The central bank also signaled it would be less aggressive in tightening monetary policy next year, Reuters reports.

Gold is non-interest paying and has difficulty competing with assets that bear a yield when interest rates are hiked.

For August delivery, gold is spiking 2% to $1,314 per ounce on the COMEX this morning.

"The Fed's outlook was surprising since the U.S. economy has been doing relatively well compared to the rest of the world. The market will now monitor the Brexit situation more closely," Brian Lan, managing director at GoldSilver Central, told Reuters.

"The next level gold is expected to see is $1,325," he noted.

The metal rose to its highest level in nearly two years today, Reuters added.

McEwen Mining is a Toronto-based mining and minerals exploration company focused on precious and base metals in Argentina, Mexico and the U.S.

About 3.41 million of the miner's shares changed hands so far today vs. its average volume of 2.28 million shares per day.

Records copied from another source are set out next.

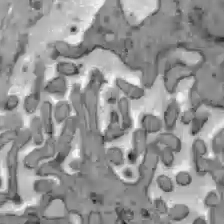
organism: C57BL Mouse
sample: Liver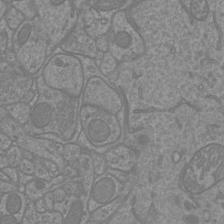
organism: Mouse
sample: Cortical neurons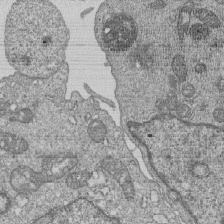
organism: Human
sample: MDA-MB-231 cells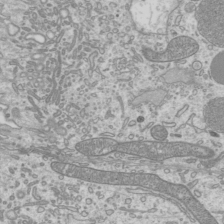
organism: Mouse
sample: Cilia; mouse epididymis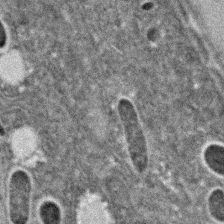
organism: C. elegans
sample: C. elegans embryo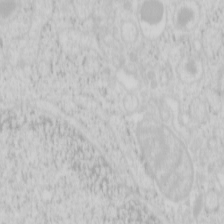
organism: Mouse
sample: Pancreas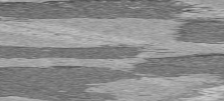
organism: C57BL Mouse
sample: Heart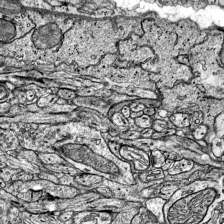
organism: Mouse
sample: Visual Cortex

Separately, TheStreet Ratings Team has a "Hold" rating with a score of C on the stock.

The primary factors that have impacted the rating are mixed. The company's strengths can be seen in multiple areas, such as its solid stock price performance, impressive record of earnings per share growth and compelling growth in net income.

But the team also finds that the company's revenue growth has not been good.

Recently, TheStreet Ratings objectively rated this stock according to its "risk-adjusted" total return prospect over a 12-month investment horizon. Not based on the news in any given day, the rating may differ from Jim Cramer's view or that of this article's author.